Records from a dataset:
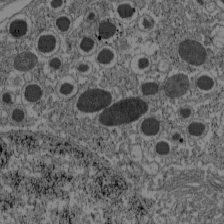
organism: C57BL Mouse
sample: Pancreatic islet
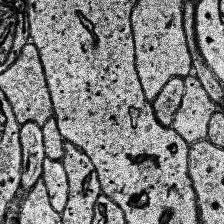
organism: Human
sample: Temporal Lobe
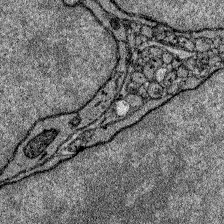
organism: Zebrafish
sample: Larval olfactory bulb
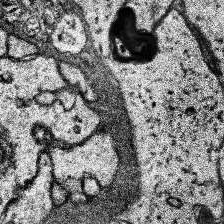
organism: Human
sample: Temporal Lobe
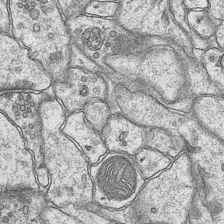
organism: Mouse
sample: CA1 Hippocampus
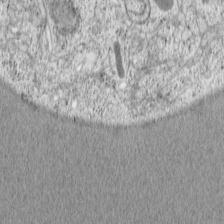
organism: African green monkey
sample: COS-7 cells
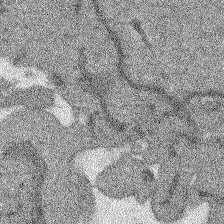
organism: Human
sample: HeLa cells
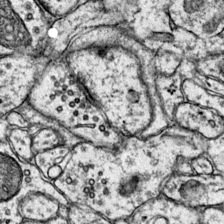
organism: Mouse
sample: Primary visual cortex
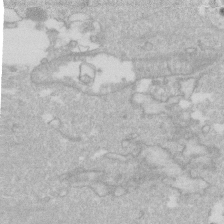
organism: Human
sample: Fibroblast cells
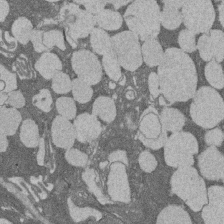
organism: Rat
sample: Salivary granule
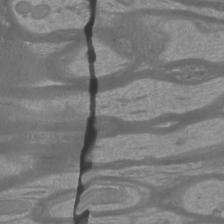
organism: Mouse
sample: Cortical neurons
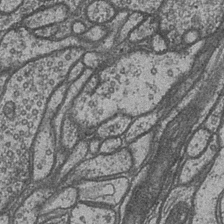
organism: Drosophila
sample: Optic medulla
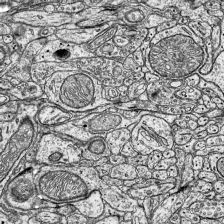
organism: Mouse
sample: Visual Cortex
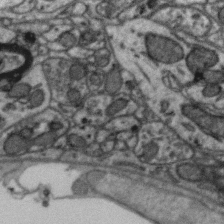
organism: Zebra finch
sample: Brain
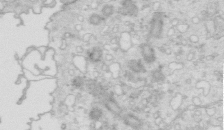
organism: Mouse
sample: Multiciliated cells
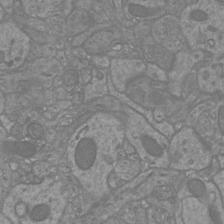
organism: Mouse
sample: Cortical neurons
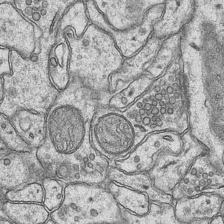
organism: Mouse
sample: CA1 Hippocampus
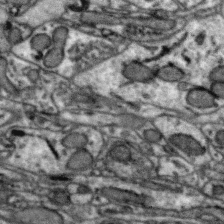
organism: Zebra finch
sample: Brain
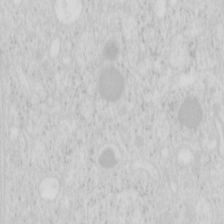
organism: Mouse
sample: Pancreas
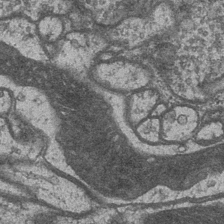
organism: Drosophila
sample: Optic medulla
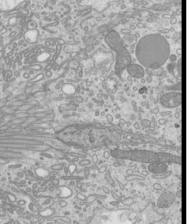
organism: Mouse
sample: Cilia; mouse epididymis
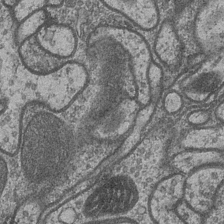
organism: Drosophila
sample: Optic medulla
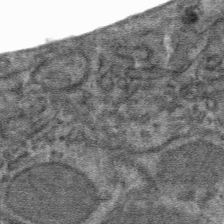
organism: Mouse
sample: Mouse hepatocytes
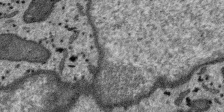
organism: Human
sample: Lung epithelial cells, uninfected (mock) control
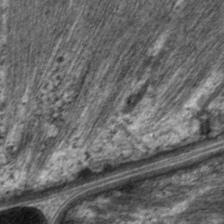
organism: C. elegans
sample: Pharynx
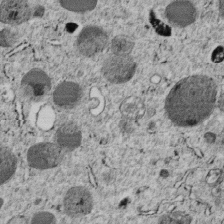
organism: C. elegans
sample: C. elegans embryo early stage
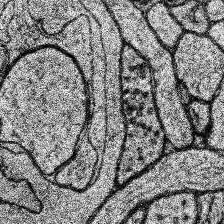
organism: Human
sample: Temporal Lobe
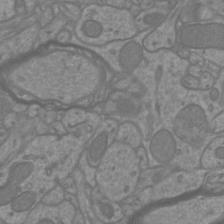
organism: Mouse
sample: Cortical neurons
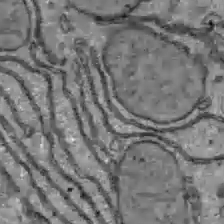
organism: C57BL Mouse
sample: Liver
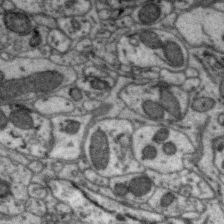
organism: Zebra finch
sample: Brain
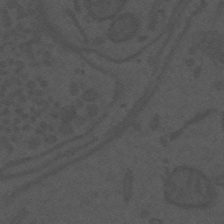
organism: Mouse
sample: Suprachiasmatic nucleus
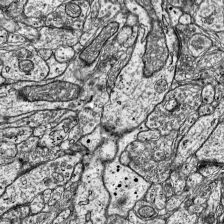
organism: Mouse
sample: Visual Cortex
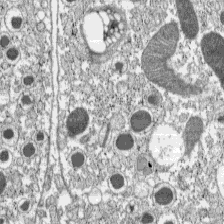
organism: C57BL Mouse
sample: Pancreatic islet
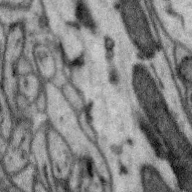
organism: Zebra finch
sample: Brain
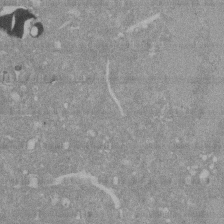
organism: Mouse
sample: ED-1 cell nuclei; centrioles
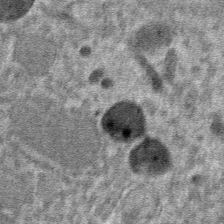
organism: Mouse
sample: Mouse hepatocytes
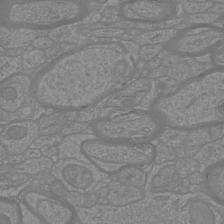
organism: Mouse
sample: Cortical neurons
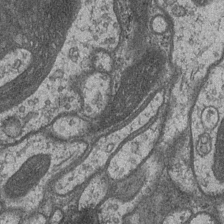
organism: Drosophila
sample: Optic medulla
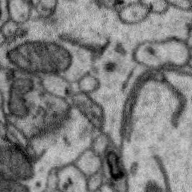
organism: Zebra finch
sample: Brain
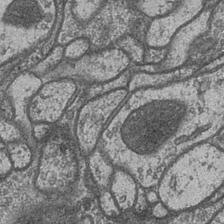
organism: Drosophila
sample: Optic medulla
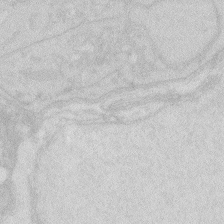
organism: Zebrafish
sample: Macrophage
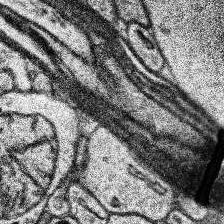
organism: Human
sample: Temporal Lobe
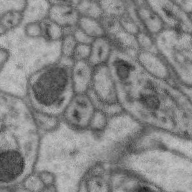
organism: Zebra finch
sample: Brain
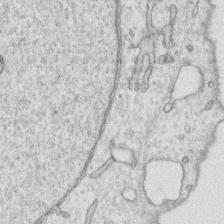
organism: Human
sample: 1205lu cells
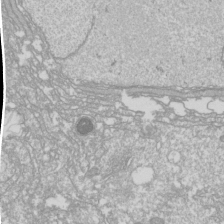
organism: Drosophila
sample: Cell division; meiosis; drosophila spermatocytes
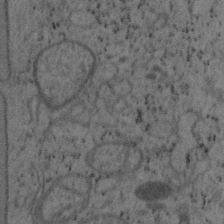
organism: Human
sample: HeLa cells
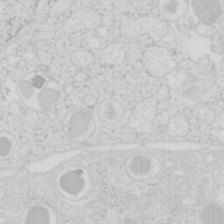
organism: Mouse
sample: Pancreas
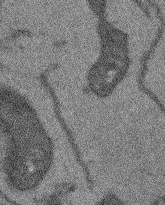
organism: Arabidopsis thaliana
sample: Root tip
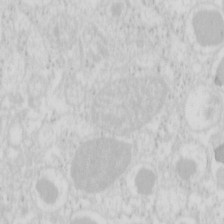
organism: Mouse
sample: Pancreas
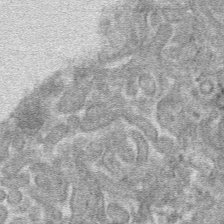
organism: Mouse
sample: Mouse hepatocytes
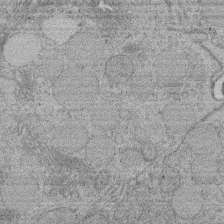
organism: Rat
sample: Salivary granule
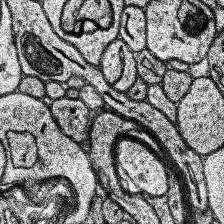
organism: Human
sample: Temporal Lobe
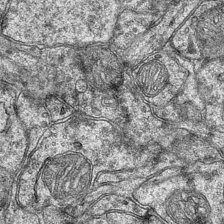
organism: Mouse
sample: CA1 Hippocampus
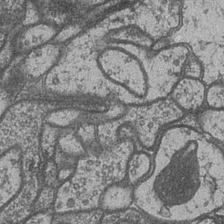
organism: Drosophila
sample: Optic medulla
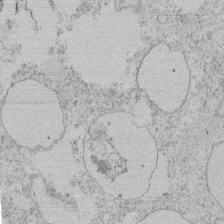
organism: Tetrahymena
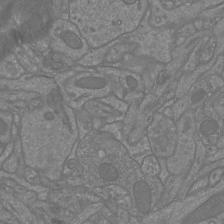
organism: Mouse
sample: Cortical neurons
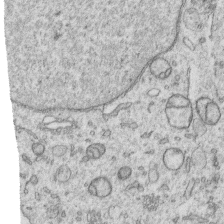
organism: Human
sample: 1205lu cells
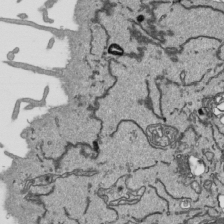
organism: Human
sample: Mitochondria in HCT116 cells
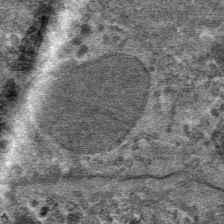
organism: Mouse
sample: Mouse hepatocytes
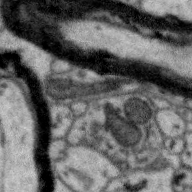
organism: Zebra finch
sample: Brain
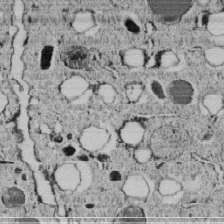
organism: C. elegans
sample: C. elegans embryo early stage
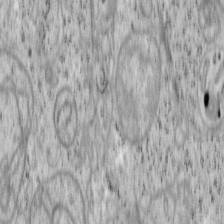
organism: Human
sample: HeLa cells
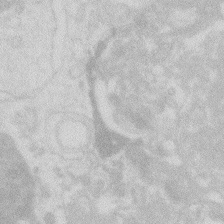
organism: Zebrafish
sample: Macrophage
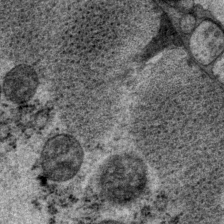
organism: P. pacificus
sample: Pharynx
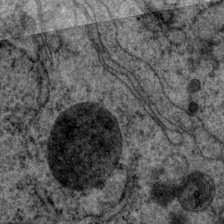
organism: P. pacificus
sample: Pharynx
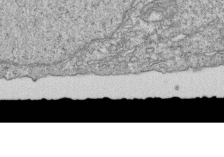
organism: Human
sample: HeLa cell HIV synapse
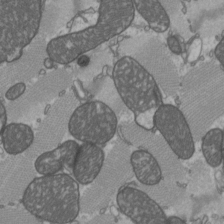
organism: C57BL Mouse
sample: Heart
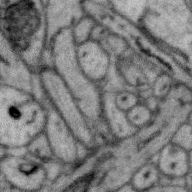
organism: Zebra finch
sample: Brain
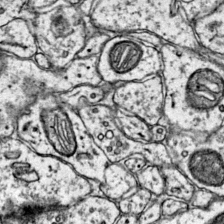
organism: Mouse
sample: Primary visual cortex
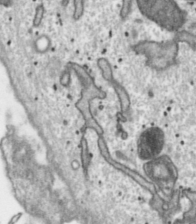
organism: Toxoplasma gondii
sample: Parasites in a vacuole inside a host cell
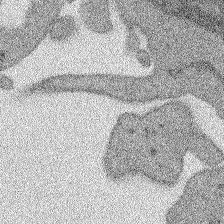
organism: Human
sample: HeLa cells
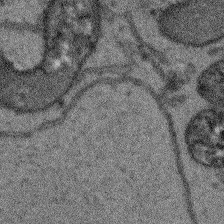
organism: Arabidopsis thaliana
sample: Root tip
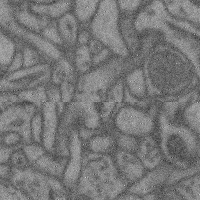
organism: Mouse
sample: Cerebral cortex
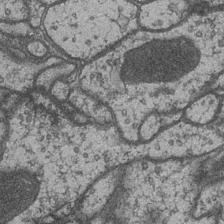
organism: Drosophila
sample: Optic medulla
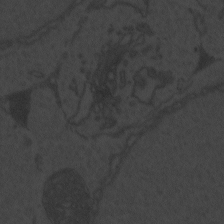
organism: Zebrafish
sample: Macrophage infected with Toxoplasma gondii
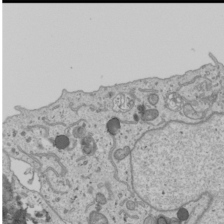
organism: Human
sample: Mitochondria in U2OS cells
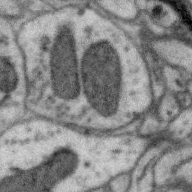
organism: Zebra finch
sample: Brain
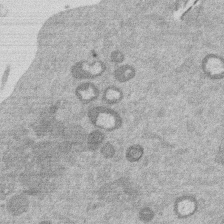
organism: Mouse
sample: Dividing mouse embryo 1 cell stage
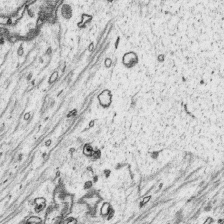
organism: Platynereis dumerilii
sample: Parapodia
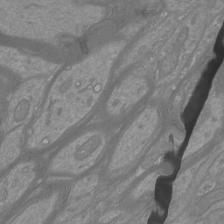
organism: Mouse
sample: Cortical neurons
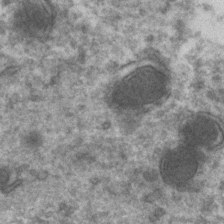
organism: Zebrafish
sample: Zebrafish embryo
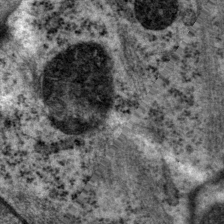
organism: P. pacificus
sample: Pharynx
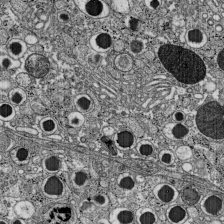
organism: C57BL Mouse
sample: Pancreatic islet
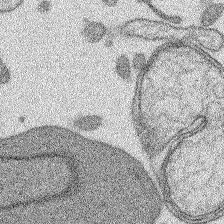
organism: Human
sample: HeLa cells
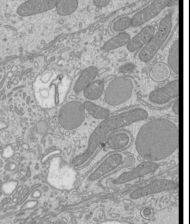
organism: Mouse
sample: Cilia; mouse epididymis
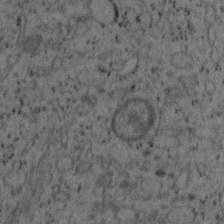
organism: Human
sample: HeLa cells
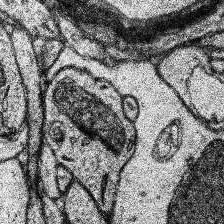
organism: Human
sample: Temporal Lobe
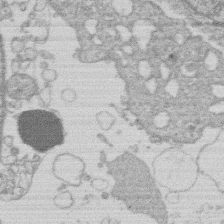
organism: Human
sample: Macrophage cells
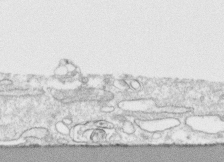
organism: Human
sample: CRL-1474
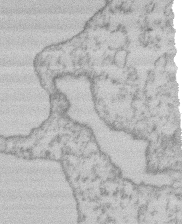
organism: Mouse
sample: T cell stromal cell synapse
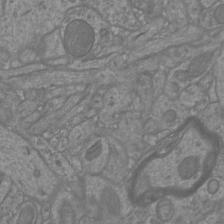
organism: Mouse
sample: Cortical neurons
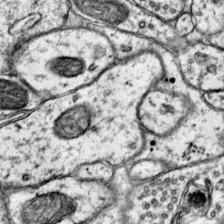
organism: Mouse
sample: Primary visual cortex
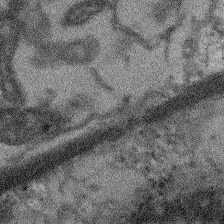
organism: Arabidopsis thaliana
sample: Root tip
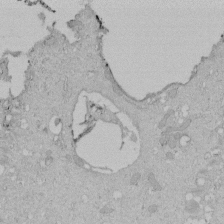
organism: Human
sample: Melanocyte Keratinocyte synapse skin construct
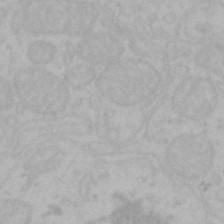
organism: Mouse
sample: Choroid plexus
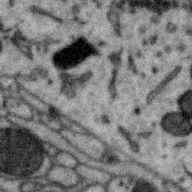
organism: Zebra finch
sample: Brain
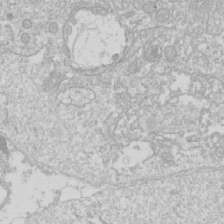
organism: Drosophila
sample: Cell division; meiosis; drosophila spermatocytes
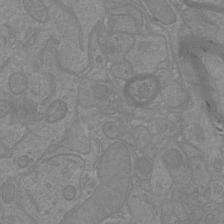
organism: Mouse
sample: Cortical neurons
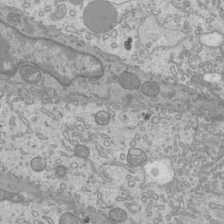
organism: Mouse
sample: Cilia; mouse epididymis
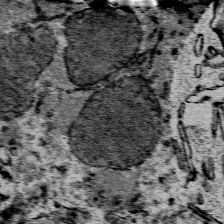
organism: Mouse
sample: Mouse Salivary gland
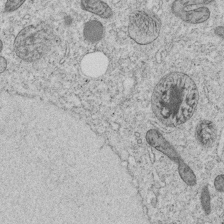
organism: C. elegans
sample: C. elegans embryo early stage
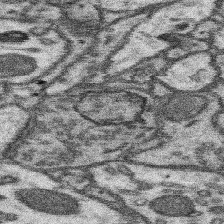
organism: Mouse
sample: Somatosensory cortex neuropil
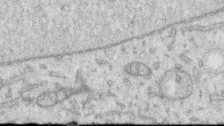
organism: Human
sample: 1205lu cells
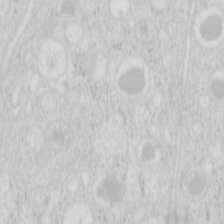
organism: Mouse
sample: Pancreas
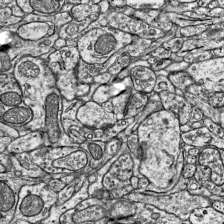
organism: Mouse
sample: Visual Cortex
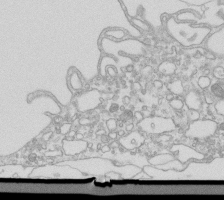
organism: Mouse
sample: Macrophages
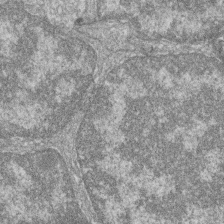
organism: Zebrafish
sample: Cilia; retinal pigment epithelium
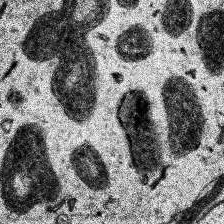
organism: Human
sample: Temporal Lobe
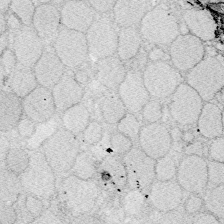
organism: Zebrafish
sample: Whole-Brain
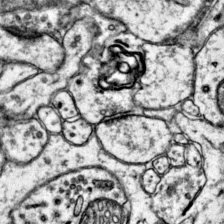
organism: Mouse
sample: Primary visual cortex
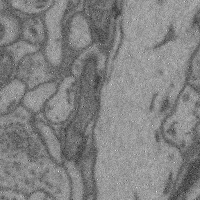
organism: Mouse
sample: Cerebral cortex
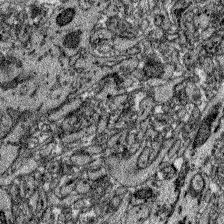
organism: Zebrafish
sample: Larval olfactory bulb
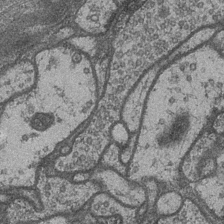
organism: Drosophila
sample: Optic medulla
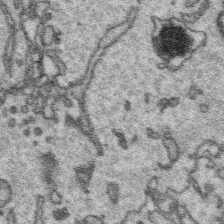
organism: Platynereis dumerilii
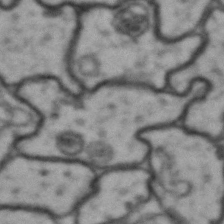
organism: Drosophila
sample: Brain
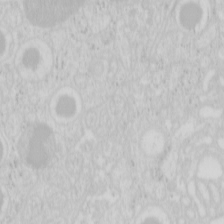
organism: Mouse
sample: Pancreas
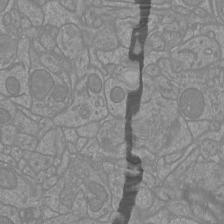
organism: Mouse
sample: Cortical neurons
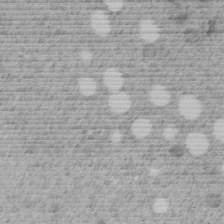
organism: C. elegans
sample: C. elegans embryo early stage
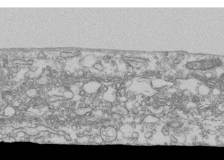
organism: Human
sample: Fibroblast cells
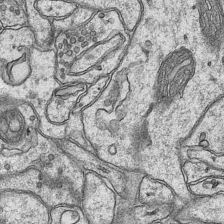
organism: Mouse
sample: CA1 Hippocampus
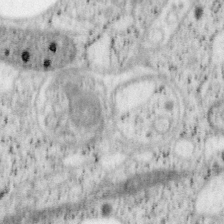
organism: Mouse
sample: OT-I killer T cells with ID8 ovarian cancer cells
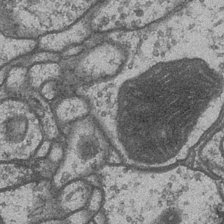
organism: Drosophila
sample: Optic medulla
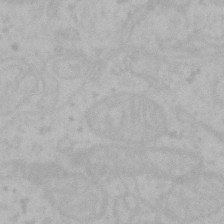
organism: Mouse
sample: Choroid plexus
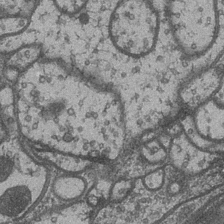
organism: Drosophila
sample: Optic medulla
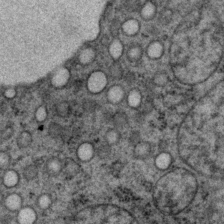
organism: P. pacificus
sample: Pharynx
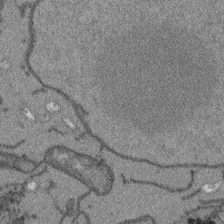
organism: Arabidopsis thaliana
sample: Root tip
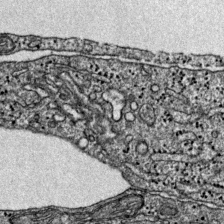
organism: Mouse
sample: Primary visual cortex
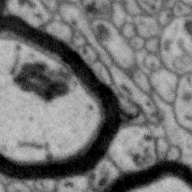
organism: Zebra finch
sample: Brain
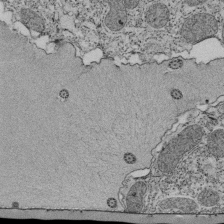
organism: Tetrahymena
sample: Cilia in tetrahymena
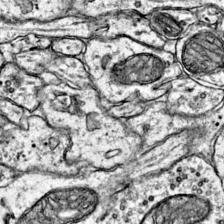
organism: Mouse
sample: Primary visual cortex
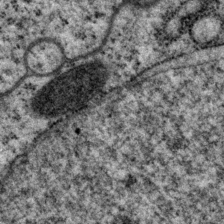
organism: P. pacificus
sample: Pharynx

• **What is required**
From the records above, transcribe only the stretch from the line with "sample: Macrophage infected" through the line with "sample: Melanocyte Keratinocyte", keeping both ends. Omit pictures.

• **Solved exercise**
sample: Macrophage infected with Toxoplasma gondii
organism: Human
sample: Mitochondria in U2OS cells
organism: Zebra finch
sample: Brain
organism: Mouse
sample: Dividing mouse embryo 1 cell stage
organism: Platynereis dumerilii
sample: Parapodia
organism: Mouse
sample: Cortical neurons
organism: Zebrafish
sample: Zebrafish embryo
organism: P. pacificus
sample: Pharynx
organism: C57BL Mouse
sample: Pancreatic islet
organism: Human
sample: HeLa cells
organism: Mouse
sample: Cilia; mouse epididymis
organism: Human
sample: HeLa cells
organism: Human
sample: Temporal Lobe
organism: Human
sample: Macrophage cells
organism: Human
sample: CRL-1474
organism: Mouse
sample: T cell stromal cell synapse
organism: Mouse
sample: Cortical neurons
organism: Mouse
sample: Primary visual cortex
organism: Arabidopsis thaliana
sample: Root tip
organism: Human
sample: Melanocyte Keratinocyte synapse skin construct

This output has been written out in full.